声明:这是我在大学毕业后进入第二家互联网公司学习的内容
背景
领导有需求让在AWS上买一台GPU的服务器,进行安装部署3D建模项目的集成开发环境
安装NVIDIA显卡驱动和CUDA
我购买了一台g3s.xlarge型号的ec2,选择centos7 配置好网络、磁盘、安全组和标签就准备开机安装了
查看显卡型号
[root@loaclhost ~]# yum install pciutils -y
[root@loaclhost ~]# lspci | grep -i NVIDIA
00:1e.0 VGA compatible controller: NVIDIA Corporation GM204GL [Tesla M60] (rev a1)
Google后发现
NVIDIA® Tesla® GPU是适用于服务器的 TESLA 数据中心的 GPU
它可以更快速地处理要求最严格的高性能计算 (HPC) 和超大规模数据中心工作负载。
在Linux实例上安装NVIDIA GRID驱动程序
准备
安装NVIDIA GRID驱动程序的依赖以及AWS CLI
yum update -y
yum install -y lrzsz vim wget ntpdate yum-utils zip unzip tree gcc gcc-c++ epel-release
curl "https://awscli.amazonaws.com/awscli-exe-linux-x86_64.zip" -o "awscliv2.zip"
unzip awscliv2.zip
sudo ./aws/install
reboot
配置
配置AWS并确保IAM用户必须具有AmazonS3ReadOnlyAccess 策略授予的权限。
aws configure
为您当前正在运行的内核版本安装gcc编译器和内核头文件包。
yum install -y gcc kernel-devel-$(uname -r)
禁用nouveauNVIDIA图形卡的开源驱动程序。
添加nouveau到 /etc/modprobe.d/blacklist.conf黑名单文件。
cat << EOF | sudo tee --append /etc/modprobe.d/blacklist.conf
blacklist vga16fb
blacklist nouveau
blacklist rivafb
blacklist nvidiafb
blacklist rivatv
EOF
编辑/etc/default/grub文件并添加以下行:
GRUB_CMDLINE_LINUX="rdblacklist=nouveau"
重建Grub配置
grub2-mkconfig -o /boot/grub2/grub.cfg
部署
下载GRID驱动程序安装实用程序
aws s3 cp --recursive s3://ec2-linux-nvidia-drivers/latest/ .
chmod +x NVIDIA-Linux-x86_64*.run
sudo /bin/sh ./NVIDIA-Linux-x86_64*.run
reboot
出现提示时,接受许可协议并根据需要指定安装选项
安装过程中一些选项
- The distribution-provided pre-install script failed!
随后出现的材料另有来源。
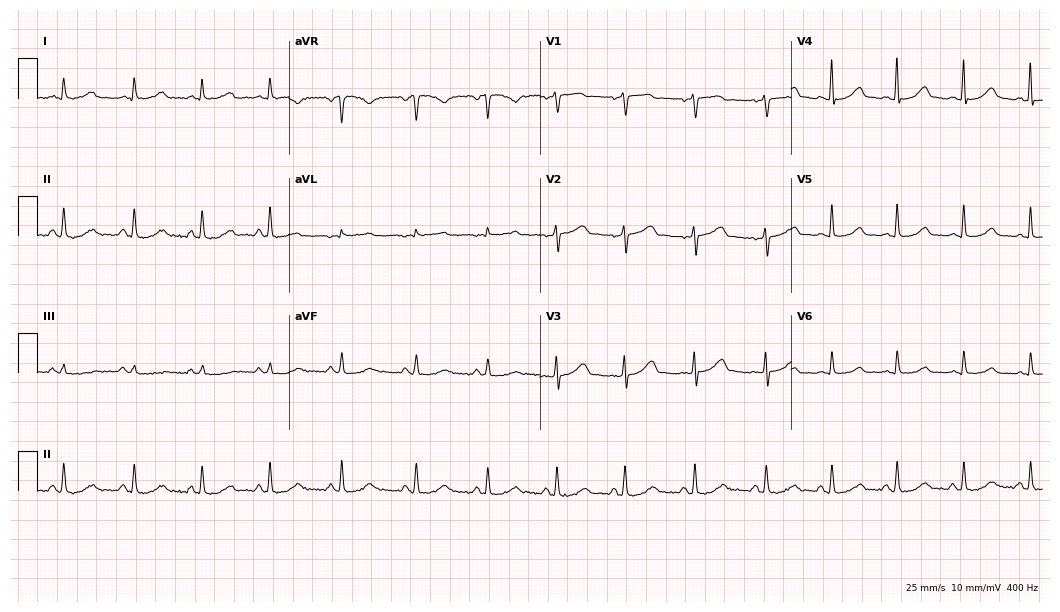
12-lead ECG (10.2-second recording at 400 Hz) from a female patient, 51 years old. Labelled as a normal ECG.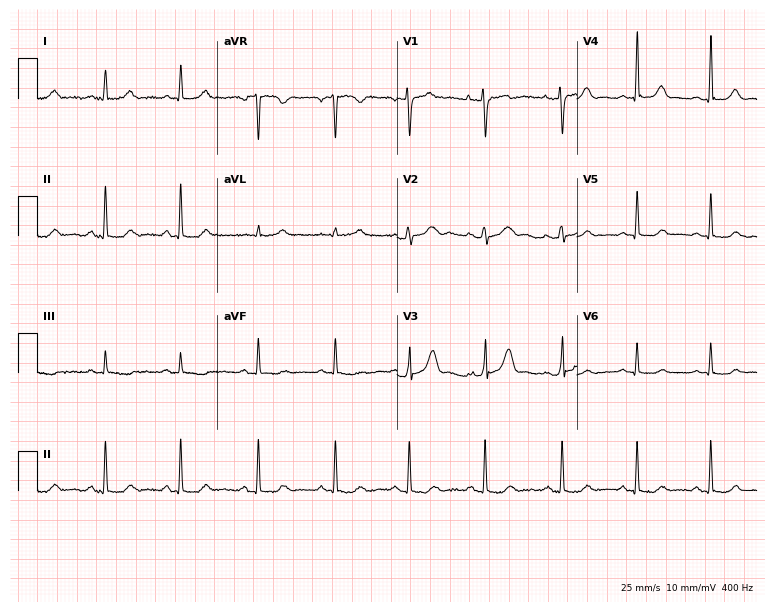
Resting 12-lead electrocardiogram. Patient: a 44-year-old female. Read as a normal ECG.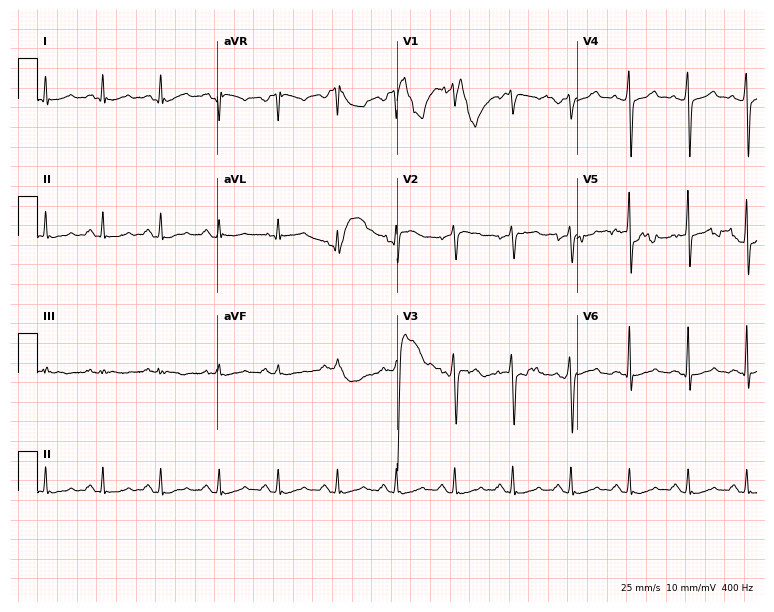
12-lead ECG (7.3-second recording at 400 Hz) from a 51-year-old male patient. Findings include sinus tachycardia (a sinus rate of 100 beats per minute or more).

Are you sure you want to continue?
选择 yes 继续。
- Would you like to register the kernel module souces with DKMS? This will allow DKMS to automatically build a new module, if you install a different kernel later?
选择 No 继续。
- Nvidia’s 32-bit compatibility libraries?
选择 No 继续。
- Would you like to run the nvidia-xconfigutility to automatically update your x configuration so that the NVIDIA x driver will be used when you restart x? Any pre-existing x confile will be backed up.
选择 Yes 继续
部署完成后执行说明安装成功
[root@ ~]# nvidia-smi
Thu Aug 27 06:15:12 2020
+-----------------------------------------------------------------------------+
| NVIDIA-SMI 450.51.05 Driver Version: 450.51.05 CUDA Version: 11.0 |
|-------------------------------+----------------------+----------------------+
| GPU Name Persistence-M| Bus-Id Disp.A | Volatile Uncorr. ECC |
| Fan Temp Perf Pwr:Usage/Cap| Memory-Usage | GPU-Util Compute M. |
| | | MIG M. |
|===============================+======================+======================|
| 0 Tesla M60 On | 00000000:00:1E.0 Off | 0 |
| N/A 33C P8 15W / 150W | 0MiB / 7618MiB | 0% Default |
| | | N/A |
+-------------------------------+----------------------+----------------------+
+-----------------------------------------------------------------------------+
| Processes: |
| GPU GI CI PID Type Process name GPU Memory |
| ID ID Usage |
|=============================================================================|
| No running processes found |
运行3D程序
目前公司的3D项目可以已经用Docker部署,查阅docker官网发现docker在19版本后在docker run –gpus all 即可(表示使用所有的gpu,如果要使用2个gpu:–gpus 2,也可直接指定哪几个卡:–gpus ‘“device=1,2”’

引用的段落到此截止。